■ **Prompt**
The whole listing is to be given again without alteration, except that its pictures are dropped.

■ **Task input**
--*--

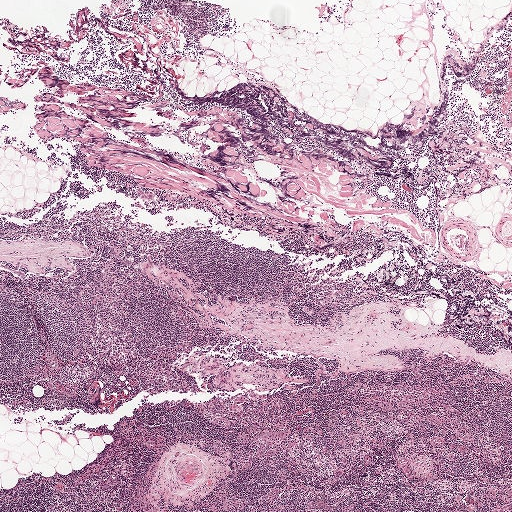
This is a crop of a whole-slide image: an H&E-stained breast-cancer sentinel lymph node section at roughly 2.5× magnification (about 3.9 µm per pixel; the crop spans about 2.0 mm).
Three metastatic tumour regions, each outlined as a closed clockwise path in crop pixels (x, y), largest first: region 1: (239, 394), (244, 396), (244, 401), (241, 403), (244, 407), (239, 413), (231, 413), (227, 410), (233, 399); region 2: (138, 187), (145, 188), (155, 194), (155, 197), (154, 200), (152, 201), (143, 201), (141, 200), (140, 195), (135, 194), (131, 192), (131, 190), (133, 188); region 3: (250, 390), (258, 393), (264, 393), (267, 395), (267, 397), (265, 399), (261, 400), (254, 399), (249, 397), (247, 394).
Tumour covers under 5% of the frame.
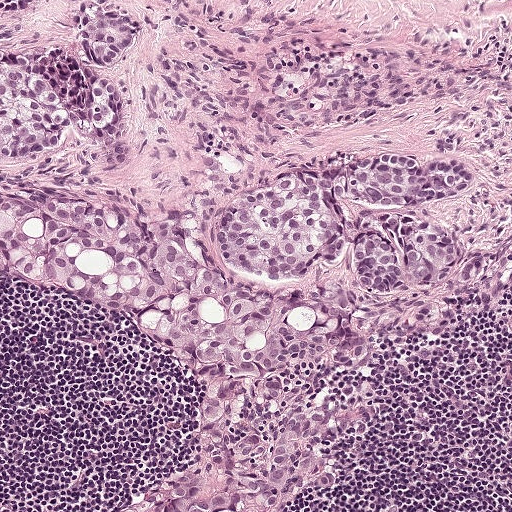
H&E-stained section of a sentinel lymph node (breast cancer), from a whole-slide image, viewed at about 10×: the field is about 0.5 mm across, about 0.97 µm per pixel.
Outlines of three tumour regions, largest first (closed clockwise paths, crop pixels): region 1: (467, 162), (476, 184), (444, 208), (352, 204), (493, 259), (500, 306), (456, 296), (454, 333), (390, 336), (318, 396), (351, 430), (329, 447), (338, 491), (298, 511), (141, 511), (192, 460), (194, 388), (125, 314), (0, 278), (0, 187), (168, 226), (210, 268), (218, 216), (270, 183); region 2: (0, 50), (29, 58), (36, 74), (54, 86), (68, 112), (75, 113), (92, 103), (92, 90), (84, 72), (89, 67), (108, 76), (133, 102), (133, 125), (124, 136), (86, 138), (65, 128), (65, 143), (57, 153), (1, 167); region 3: (107, 0), (113, 4), (121, 17), (132, 23), (136, 35), (136, 52), (119, 62), (99, 64), (92, 62), (84, 49), (86, 3).
Tumour covers about 40% of the frame.

--*--

■ **Task output**
This is a crop of a whole-slide image: an H&E-stained breast-cancer sentinel lymph node section at roughly 2.5× magnification (about 3.9 µm per pixel; the crop spans about 2.0 mm).
Three metastatic tumour regions, each outlined as a closed clockwise path in crop pixels (x, y), largest first: region 1: (239, 394), (244, 396), (244, 401), (241, 403), (244, 407), (239, 413), (231, 413), (227, 410), (233, 399); region 2: (138, 187), (145, 188), (155, 194), (155, 197), (154, 200), (152, 201), (143, 201), (141, 200), (140, 195), (135, 194), (131, 192), (131, 190), (133, 188); region 3: (250, 390), (258, 393), (264, 393), (267, 395), (267, 397), (265, 399), (261, 400), (254, 399), (249, 397), (247, 394).
Tumour covers under 5% of the frame.
H&E-stained section of a sentinel lymph node (breast cancer), from a whole-slide image, viewed at about 10×: the field is about 0.5 mm across, about 0.97 µm per pixel.
Outlines of three tumour regions, largest first (closed clockwise paths, crop pixels): region 1: (467, 162), (476, 184), (444, 208), (352, 204), (493, 259), (500, 306), (456, 296), (454, 333), (390, 336), (318, 396), (351, 430), (329, 447), (338, 491), (298, 511), (141, 511), (192, 460), (194, 388), (125, 314), (0, 278), (0, 187), (168, 226), (210, 268), (218, 216), (270, 183); region 2: (0, 50), (29, 58), (36, 74), (54, 86), (68, 112), (75, 113), (92, 103), (92, 90), (84, 72), (89, 67), (108, 76), (133, 102), (133, 125), (124, 136), (86, 138), (65, 128), (65, 143), (57, 153), (1, 167); region 3: (107, 0), (113, 4), (121, 17), (132, 23), (136, 35), (136, 52), (119, 62), (99, 64), (92, 62), (84, 49), (86, 3).
Tumour covers about 40% of the frame.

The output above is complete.